|In general terms, the definition of grouting is: an injection under pressure of fluid material into fractures and cavities in rock, soil or artificial structures.|
Grouting in construction basically has three different main purposes: stabilization, strengthening, sealing.
Stabilization grouting is making a skeleton of grout in weak parts or areas of the ground and to avoid sliding in cracks, fissures or bedding planes. It can also be done as spot grouting at selected location.
Stabilization grouting is also used when a future concrete casting is to be done. This is grouting to support a construction which will have a temporary status, like a pilot tunnel in a civil engineering project or a drift in a mine. This type of grouting is not meant to stop seepage or water intrusion.
For foundation work, stabilization grouting is mainly done to create temporary roads, work site foundations, stabilize trenches, etc. It may later on form a part of a permanent support.
Strengthening grouting is when the grouted ground is connected together by the grout and acts as one body. Joins, fissures, shear faults and other voids in the rock are filled with grout. This is grouting to reinforce a
structure that will be permanent, such as communication or water tunnels.
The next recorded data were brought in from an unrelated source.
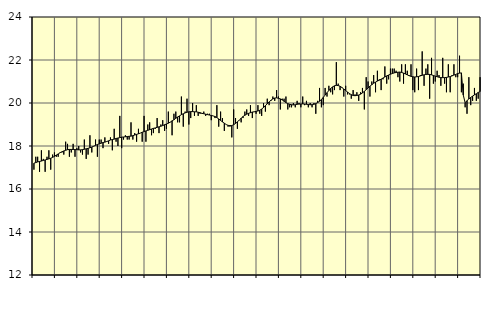
| Category | Vård och omsorg, SNI 86-88 | Series 1 |
|---|---|---|
| nan | 16.9 | 17.2 |
| 1.0 | 17.5 | 17.23 |
| 1.0 | 17.5 | 17.26 |
| 1.0 | 16.8 | 17.28 |
| 1.0 | 17.8 | 17.3 |
| 1.0 | 17.4 | 17.33 |
| 1.0 | 16.8 | 17.35 |
| 1.0 | 17.5 | 17.38 |
| 1.0 | 17.8 | 17.4 |
| 1.0 | 16.9 | 17.43 |
| 1.0 | 17.6 | 17.47 |
| 1.0 | 17.7 | 17.52 |
| nan | 17.5 | 17.58 |
| 2.0 | 17.5 | 17.63 |
| 2.0 | 17.7 | 17.69 |
| 2.0 | 17.7 | 17.73 |
| 2.0 | 17.6 | 17.77 |
| 2.0 | 18.2 | 17.8 |
| 2.0 | 18.1 | 17.83 |
| 2.0 | 17.5 | 17.84 |
| 2.0 | 17.7 | 17.84 |
| 2.0 | 18.1 | 17.84 |
| 2.0 | 17.5 | 17.83 |
| 2.0 | 17.9 | 17.83 |
| nan | 18 | 17.82 |
| 3.0 | 17.7 | 17.82 |
| 3.0 | 17.6 | 17.83 |
| 3.0 | 18.3 | 17.85 |
| 3.0 | 17.4 | 17.87 |
| 3.0 | 17.6 | 17.89 |
| 3.0 | 18.5 | 17.92 |
| 3.0 | 17.7 | 17.95 |
| 3.0 | 18 | 17.99 |
| 3.0 | 18.3 | 18.03 |
| 3.0 | 17.5 | 18.07 |
| 3.0 | 18.3 | 18.1 |
| nan | 18.3 | 18.13 |
| 4.0 | 17.9 | 18.16 |
| 4.0 | 18.4 | 18.18 |
| 4.0 | 18.2 | 18.21 |
| 4.0 | 18.1 | 18.24 |
| 4.0 | 18.4 | 18.28 |
| 4.0 | 17.8 | 18.3 |
| 4.0 | 18.8 | 18.32 |
| 4.0 | 18.2 | 18.35 |
| 4.0 | 18 | 18.37 |
| 4.0 | 19.4 | 18.39 |
| 4.0 | 17.9 | 18.41 |
| nan | 18.3 | 18.42 |
| 5.0 | 18.5 | 18.43 |
| 5.0 | 18.3 | 18.44 |
| 5.0 | 18.3 | 18.45 |
| 5.0 | 19.1 | 18.46 |
| 5.0 | 18.3 | 18.48 |
| 5.0 | 18.6 | 18.51 |
| 5.0 | 18.2 | 18.54 |
| 5.0 | 18.8 | 18.57 |
| 5.0 | 18.6 | 18.6 |
| 5.0 | 18.2 | 18.64 |
| 5.0 | 19.4 | 18.67 |
| nan | 18.2 | 18.7 |
| 6.0 | 19 | 18.73 |
| 6.0 | 19.1 | 18.76 |
| 6.0 | 18.5 | 18.79 |
| 6.0 | 18.6 | 18.82 |
| 6.0 | 18.8 | 18.84 |
| 6.0 | 19.3 | 18.87 |
| 6.0 | 18.6 | 18.89 |
| 6.0 | 19 | 18.92 |
| 6.0 | 19.2 | 18.95 |
| 6.0 | 18.7 | 18.99 |
| 6.0 | 18.8 | 19.02 |
| nan | 19.6 | 19.06 |
| 7.0 | 19.1 | 19.11 |
| 7.0 | 18.5 | 19.17 |
| 7.0 | 19.5 | 19.22 |
| 7.0 | 19.6 | 19.29 |
| 7.0 | 19.1 | 19.35 |
| 7.0 | 19.1 | 19.4 |
| 7.0 | 20.3 | 19.46 |
| 7.0 | 18.9 | 19.5 |
| 7.0 | 19.6 | 19.54 |
| 7.0 | 20.2 | 19.57 |
| 7.0 | 19 | 19.59 |
| nan | 19.3 | 19.6 |
| 8.0 | 20 | 19.6 |
| 8.0 | 19.4 | 19.59 |
| 8.0 | 19.9 | 19.59 |
| 8.0 | 19.4 | 19.57 |
| 8.0 | 19.5 | 19.55 |
| 8.0 | 19.5 | 19.52 |
| 8.0 | 19.6 | 19.5 |
| 8.0 | 19.4 | 19.48 |
| 8.0 | 19.5 | 19.46 |
| 8.0 | 19.5 | 19.44 |
| 8.0 | 19.2 | 19.42 |
| nan | 19.4 | 19.4 |
| 9.0 | 19.3 | 19.37 |
| 9.0 | 19.9 | 19.32 |
| 9.0 | 18.9 | 19.26 |
| 9.0 | 19.6 | 19.19 |
| 9.0 | 19.3 | 19.12 |
| 9.0 | 18.7 | 19.06 |
| 9.0 | 19 | 19 |
| 9.0 | 18.9 | 18.96 |
| 9.0 | 18.9 | 18.95 |
| 9.0 | 18.4 | 18.95 |
| 9.0 | 19.7 | 18.99 |
| nan | 19.3 | 19.05 |
| 10.0 | 18.8 | 19.12 |
| 10.0 | 19.2 | 19.21 |
| 10.0 | 19.1 | 19.29 |
| 10.0 | 19.3 | 19.37 |
| 10.0 | 19.6 | 19.43 |
| 10.0 | 19.7 | 19.48 |
| 10.0 | 19.4 | 19.52 |
| 10.0 | 19.9 | 19.55 |
| 10.0 | 19.3 | 19.58 |
| 10.0 | 19.6 | 19.59 |
| 10.0 | 19.5 | 19.61 |
| nan | 19.9 | 19.63 |
| 11.0 | 19.5 | 19.66 |
| 11.0 | 19.4 | 19.72 |
| 11.0 | 20 | 19.79 |
| 11.0 | 19.6 | 19.88 |
| 11.0 | 20.2 | 19.96 |
| 11.0 | 19.9 | 20.05 |
| 11.0 | 20.1 | 20.13 |
| 11.0 | 20.3 | 20.19 |
| 11.0 | 20.1 | 20.23 |
| 11.0 | 20.6 | 20.24 |
| 11.0 | 20.3 | 20.22 |
| nan | 19.7 | 20.19 |
| 12.0 | 20.2 | 20.14 |
| 12.0 | 20.2 | 20.08 |
| 12.0 | 20.3 | 20.02 |
| 12.0 | 19.7 | 19.97 |
| 12.0 | 19.8 | 19.94 |
| 12.0 | 19.8 | 19.92 |
| 12.0 | 20 | 19.91 |
| 12.0 | 19.8 | 19.92 |
| 12.0 | 20.1 | 19.94 |
| 12.0 | 20 | 19.95 |
| 12.0 | 19.8 | 19.95 |
| nan | 20.3 | 19.96 |
| 13.0 | 19.9 | 19.95 |
| 13.0 | 20.1 | 19.94 |
| 13.0 | 19.8 | 19.93 |
| 13.0 | 20 | 19.92 |
| 13.0 | 19.8 | 19.92 |
| 13.0 | 20 | 19.94 |
| 13.0 | 19.5 | 19.97 |
| 13.0 | 20.1 | 20.02 |
| 13.0 | 20.7 | 20.08 |
| 13.0 | 19.8 | 20.16 |
| 13.0 | 19.9 | 20.26 |
| nan | 20.7 | 20.37 |
| 14.0 | 20.3 | 20.48 |
| 14.0 | 20.8 | 20.58 |
| 14.0 | 20.5 | 20.68 |
| 14.0 | 20.4 | 20.75 |
| 14.0 | 20.6 | 20.8 |
| 14.0 | 21.9 | 20.82 |
| 14.0 | 20.9 | 20.81 |
| 14.0 | 20.6 | 20.78 |
| 14.0 | 20.7 | 20.72 |
| 14.0 | 20.3 | 20.65 |
| 14.0 | 20.8 | 20.58 |
| nan | 20.4 | 20.51 |
| 15.0 | 20.4 | 20.44 |
| 15.0 | 20.2 | 20.39 |
| 15.0 | 20.6 | 20.35 |
| 15.0 | 20.4 | 20.34 |
| 15.0 | 20.5 | 20.35 |
| 15.0 | 20.1 | 20.37 |
| 15.0 | 20.5 | 20.41 |
| 15.0 | 20.7 | 20.47 |
| 15.0 | 19.7 | 20.54 |
| 15.0 | 21.2 | 20.62 |
| 15.0 | 21 | 20.7 |
| nan | 20.3 | 20.78 |
| 16.0 | 21 | 20.85 |
| 16.0 | 21.3 | 20.92 |
| 16.0 | 20.5 | 20.97 |
| 16.0 | 21.5 | 21.02 |
| 16.0 | 21.1 | 21.06 |
| 16.0 | 20.6 | 21.11 |
| 16.0 | 21.1 | 21.16 |
| 16.0 | 21.7 | 21.21 |
| 16.0 | 20.9 | 21.26 |
| 16.0 | 21.1 | 21.3 |
| 16.0 | 21.6 | 21.34 |
| nan | 21.6 | 21.37 |
| 17.0 | 21.6 | 21.4 |
| 17.0 | 21.5 | 21.42 |
| 17.0 | 21.2 | 21.43 |
| 17.0 | 21 | 21.44 |
| 17.0 | 21.8 | 21.42 |
| 17.0 | 20.9 | 21.39 |
| 17.0 | 21.8 | 21.35 |
| 17.0 | 21.5 | 21.31 |
| 17.0 | 21.3 | 21.27 |
| 17.0 | 21.8 | 21.24 |
| 17.0 | 20.6 | 21.22 |
| nan | 20.5 | 21.21 |
| 18.0 | 21.6 | 21.22 |
| 18.0 | 20.6 | 21.23 |
| 18.0 | 21.3 | 21.26 |
| 18.0 | 22.4 | 21.29 |
| 18.0 | 20.8 | 21.31 |
| 18.0 | 21.6 | 21.33 |
| 18.0 | 21.8 | 21.33 |
| 18.0 | 20.2 | 21.33 |
| 18.0 | 22.1 | 21.31 |
| 18.0 | 20.9 | 21.28 |
| 18.0 | 21 | 21.25 |
| nan | 21.5 | 21.22 |
| 19.0 | 21.3 | 21.2 |
| 19.0 | 20.8 | 21.18 |
| 19.0 | 22.1 | 21.18 |
| 19.0 | 20.9 | 21.18 |
| 19.0 | 20.5 | 21.19 |
| 19.0 | 21.8 | 21.21 |
| 19.0 | 20.5 | 21.23 |
| 19.0 | 21.3 | 21.26 |
| 19.0 | 21.8 | 21.3 |
| 19.0 | 21.2 | 21.33 |
| 19.0 | 21.2 | 21.37 |
| nan | 22.2 | 21.39 |
| 20.0 | 20.5 | 21.4 |
| 20.0 | 20.9 | 20.37 |
| 20.0 | 19.8 | 20.01 |
| 20.0 | 19.5 | 20.11 |
| 20.0 | 21.2 | 20.19 |
| 20.0 | 19.9 | 20.26 |
| 20.0 | 20.1 | 20.32 |
| 20.0 | 20.7 | 20.38 |
| 20.0 | 20.1 | 20.43 |
| 20.0 | 20.2 | 20.49 |
| 20.0 | 21.2 | 20.53 |

In dam foundations, blanket grouting is a process of enhancing the mechanical properties of the ground itself, so it can act as the support of the structure.
In most cases, it is less expensive to utilize the rock thus strengthened in situ instead of drilling, blasting, excavating, crushing, and mixing it with cement to form a concrete which then is cast to form a support for the excavation.
The different variants of consolidation grouting may be considered as mainly strengthening grouting.
Sealing is strengthening grouting developed to almost water tightness, when a tunnel is dry or the seepage underneath a dam negligible. Sealing is divided into different sealing classes, depending on the permissible inflow of water on the particular work site.
Curtain and cover grouting are forms of sealing grouting. In most subsurface constructions. Sealing is done as pre-grouting, the grouted zone should always go beyond the excavation area disturbed by blasting.
A concrete casted lining will not seal the ground or stop a ground water sinking unless it is combined with grouting or an impermeable membrane.
The tunnel can act as a drainage pipe in the ground especially with the air pumping effect from traffic in the enclosed area.